# Exercise goal
Please, without any pictures, set down exactly the part of the listing below that opens with the line containing "Eingang Peterbaude im winter 08" and closes with the line containing "Most Śląsko-Dąbrowski.".

# The records
--*--

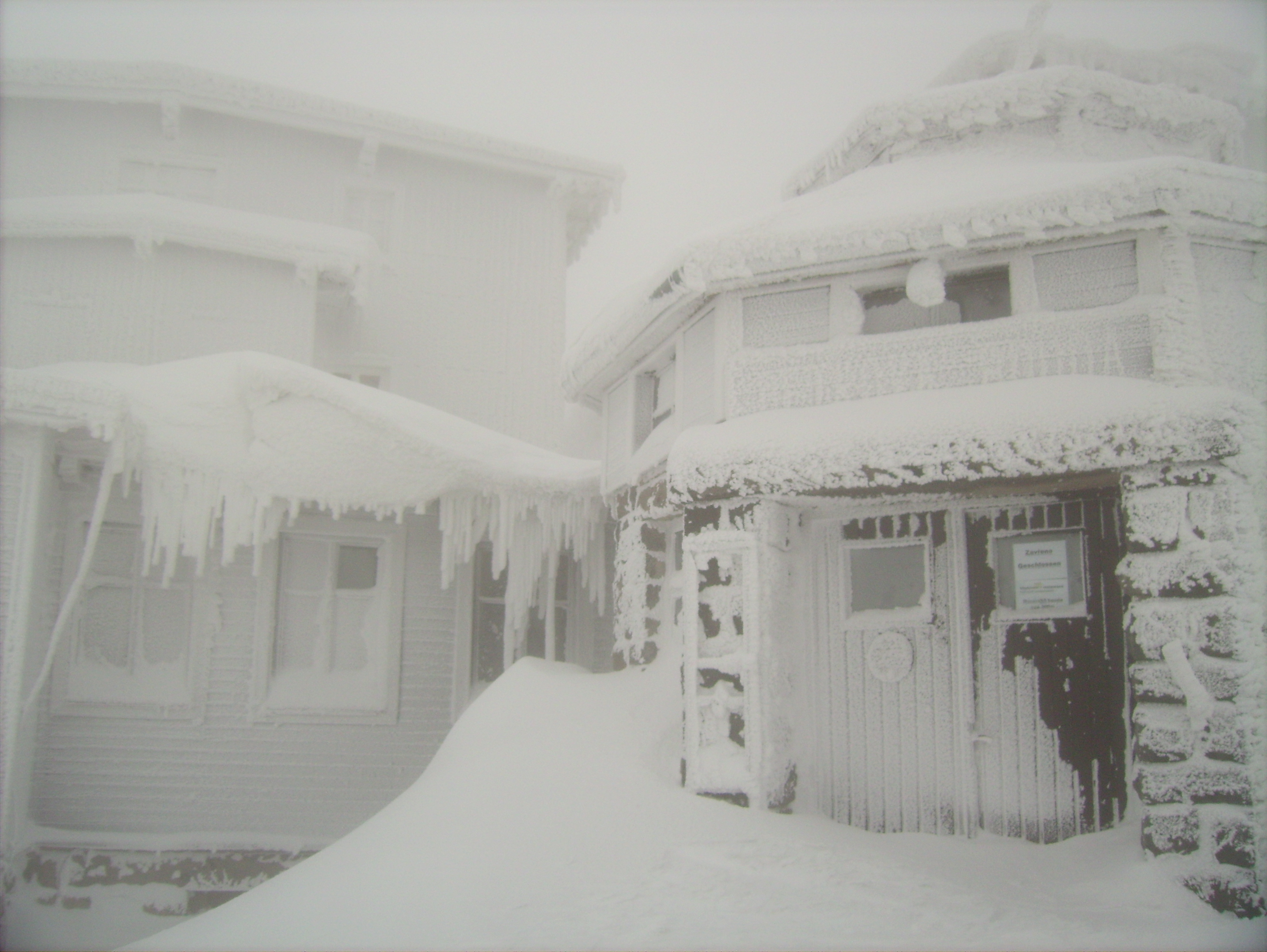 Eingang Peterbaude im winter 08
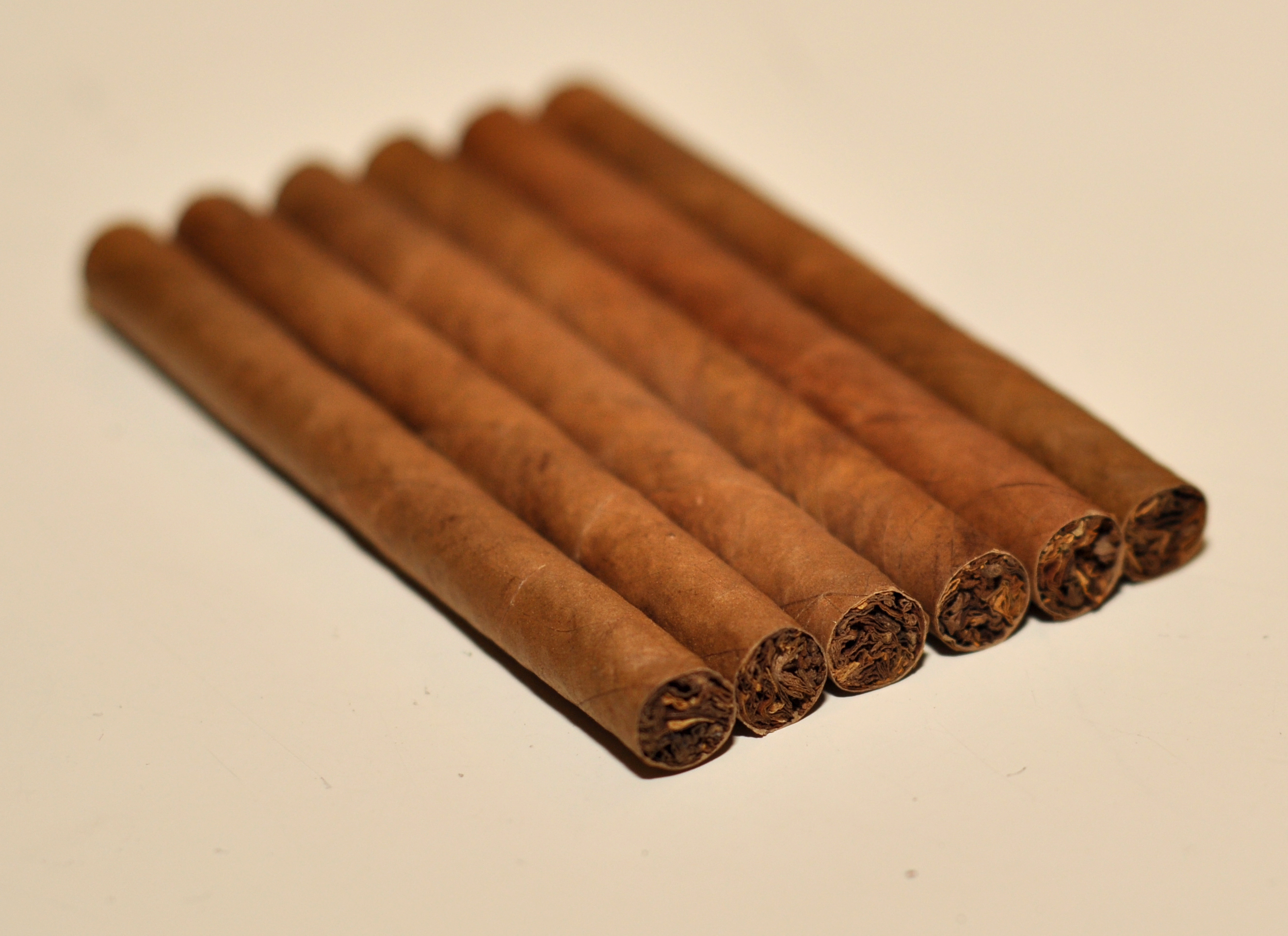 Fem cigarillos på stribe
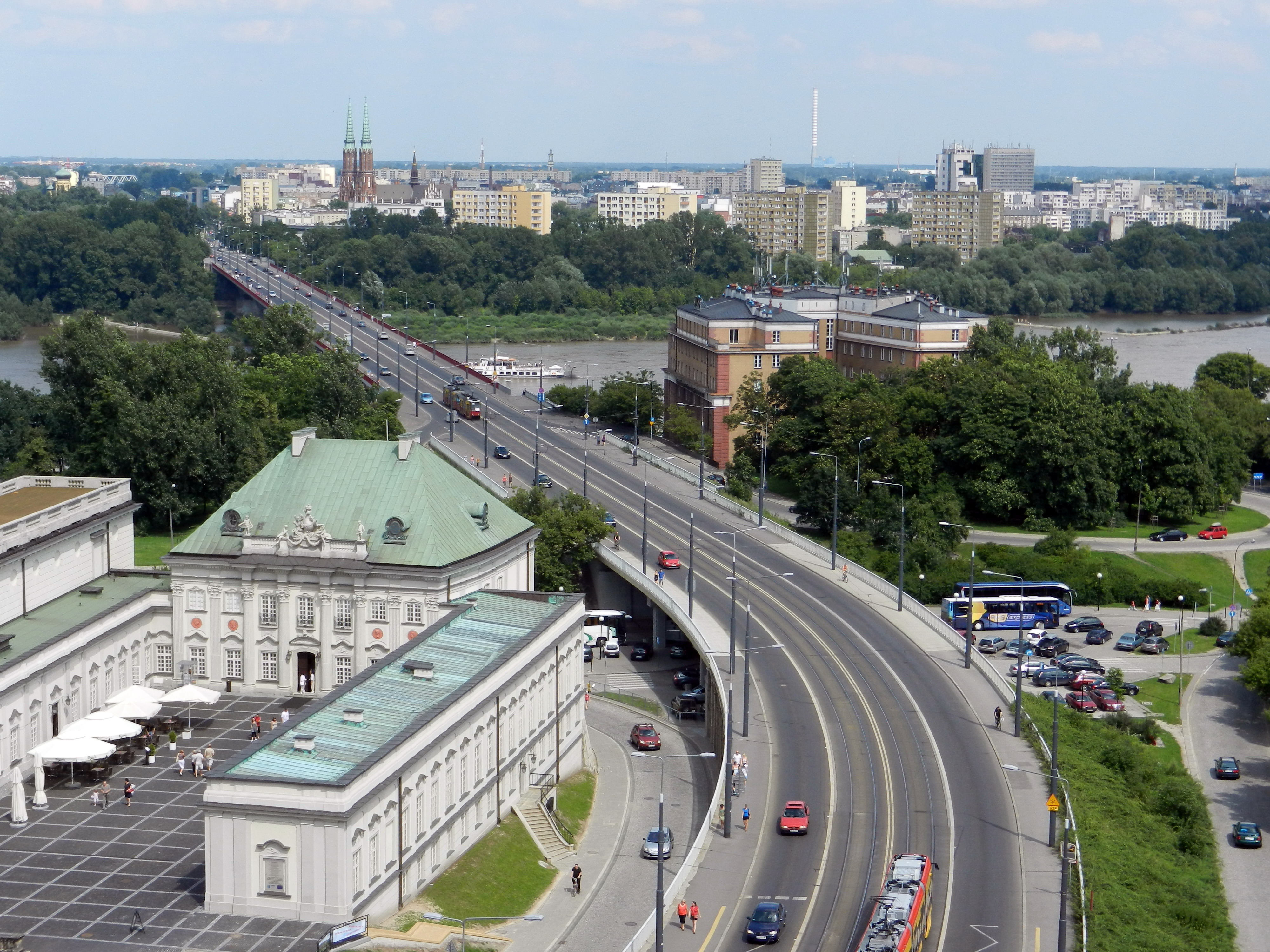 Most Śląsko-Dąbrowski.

--*--

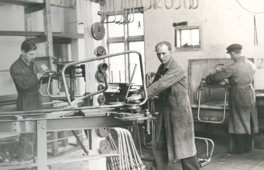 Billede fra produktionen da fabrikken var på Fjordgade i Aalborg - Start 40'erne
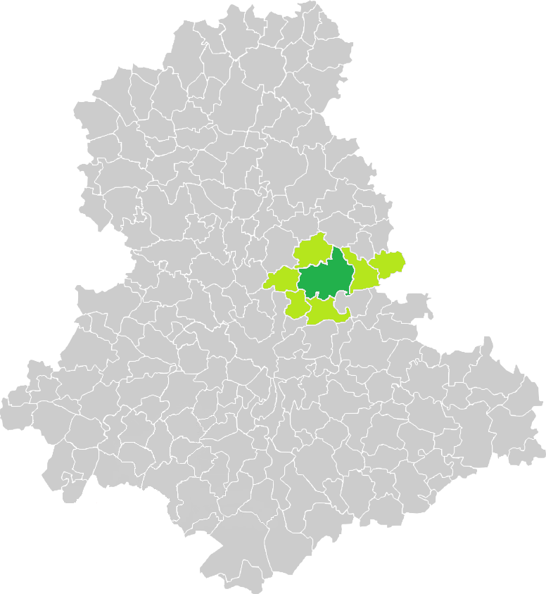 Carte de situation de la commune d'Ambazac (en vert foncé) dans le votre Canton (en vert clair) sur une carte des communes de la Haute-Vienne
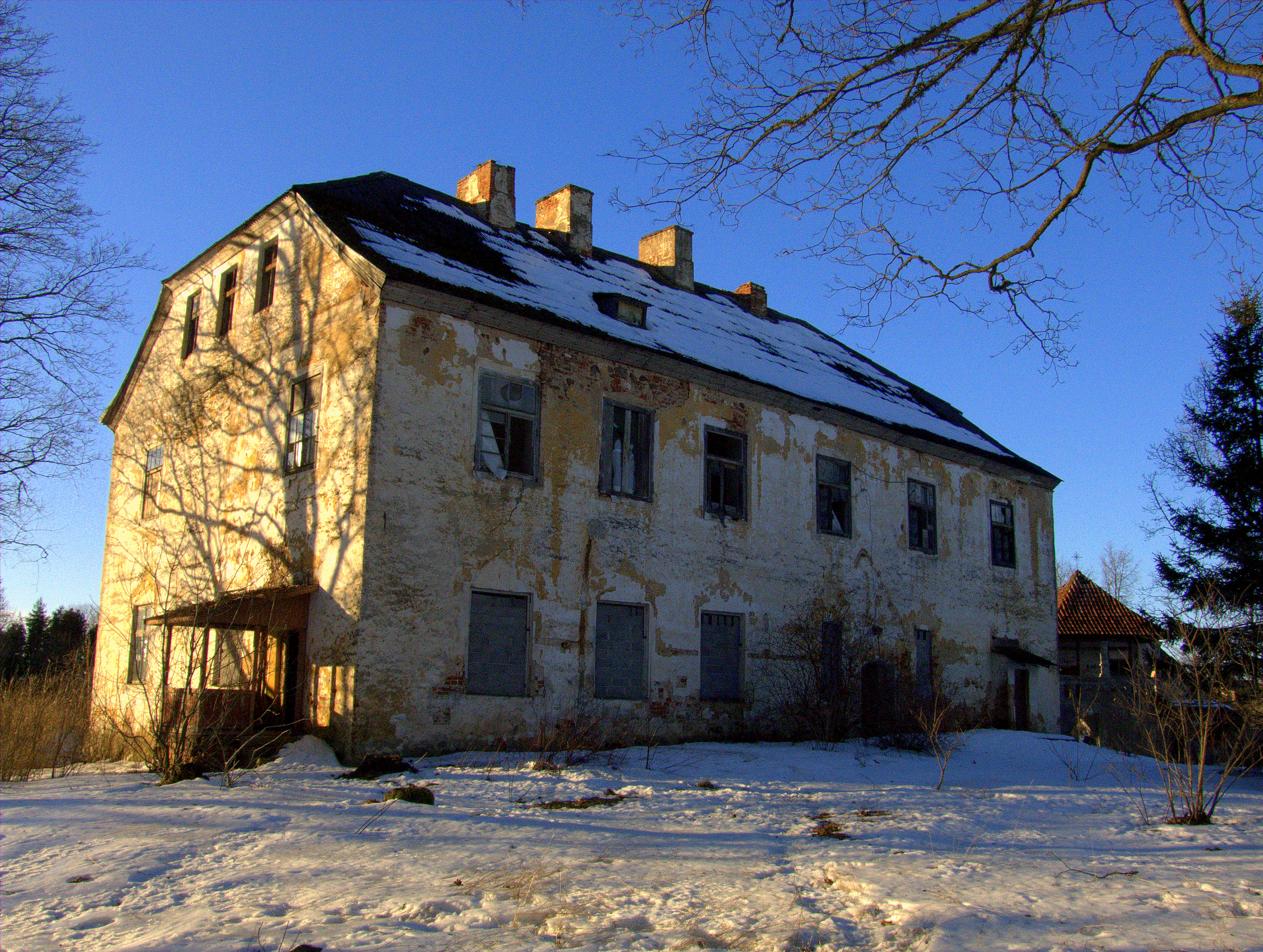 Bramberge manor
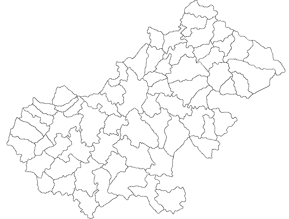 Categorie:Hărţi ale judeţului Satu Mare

--*--

# Solution to this problem
 Eingang Peterbaude im winter 08
 Fem cigarillos på stribe
 Most Śląsko-Dąbrowski.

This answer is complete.